The report meant to expose the weaponization of justice may be the clearest example of it yet.

What the Report Says—and What It Doesn't

Last week, the Trump Justice Department's "Weaponization Working Group" released its first major findings. The 800-page document claims that the Biden administration engaged in "shameful" abuses of prosecutorial power by targeting anti-abortion Christians under the Freedom of Access to Clinic Entrances Act—a 1994 law that prohibits physically blocking entry to reproductive health facilities. Acting Attorney General Todd Blanche announced the report, fired at least four prosecutors involved in FACE Act cases, and promised more accountability to come.

The backstory: Trump signed an executive order on his first day back in office demanding an investigation into the Biden administration's alleged "weaponization" of the federal government. Pam Bondi set up the working group shortly after her confirmation. Then Trump fired Bondi earlier this month—reportedly for not moving aggressively enough against his enemies—and Blanche stepped in. At his first press conference as acting AG, Blanche told reporters they'd start seeing results "very soon." This report is that result.

The core accusations are three: that Biden's DOJ prosecuted an unusually high number of anti-abortion activists under FACE; that it sought harsher sentences for anti-abortion defendants than for pro-abortion-rights ones; and that it failed to pursue vandalism cases against anti-abortion pregnancy centers with equal vigor.

Where the Argument Falls Apart

Each of these claims has a straightforward answer that the report either ignores or buries.

On the surge in FACE Act prosecutions: yes, the numbers went up under Biden. But 2022 was the year the Supreme Court was preparing to overturn Roe v. Wade in Dobbs v. Jackson Women's Health Organization, and anti-abortion groups dramatically scaled up clinic blockades in anticipation. More blockades meant more prosecutions. The report treats the increased caseload as evidence of bias without asking why the caseload increased.

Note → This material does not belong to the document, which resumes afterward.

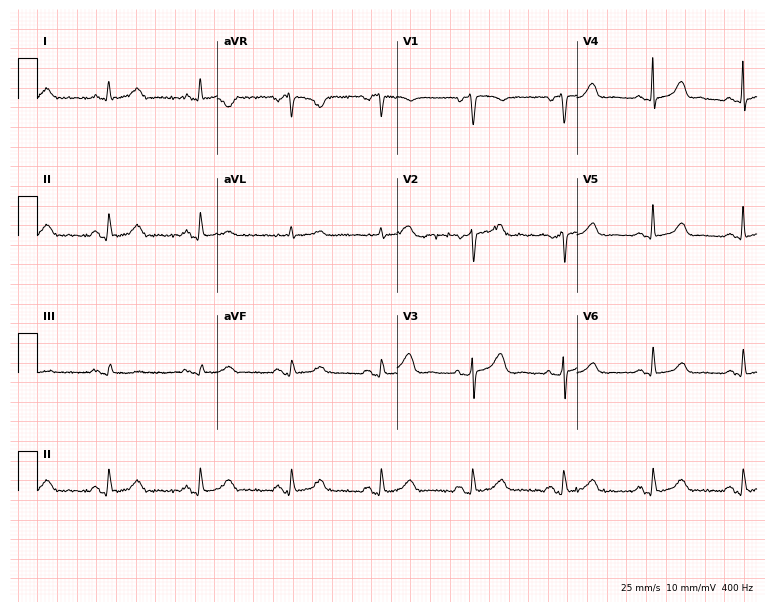
12-lead ECG from a 79-year-old female patient. Screened for six findings — first-degree AV block, right bundle branch block, left bundle branch block, sinus bradycardia, atrial fibrillation, sinus tachycardia — none is recorded.

On sentencing disparities: the report repeatedly describes anti-abortion defendants as "peaceful." Some of them were not. The record includes a nurse whose hand was crushed in a door, a pregnant patient who had to climb through a window after demonstrators grabbed her, and individuals who put "vulnerable victims" at risk—all factors that, under standard sentencing guidelines, increase penalties. Pro-abortion-rights defendants, by contrast, targeted empty buildings at night. No one was present. No one was hurt. The sentencing gap reflects the facts of the cases, not ideological favoritism.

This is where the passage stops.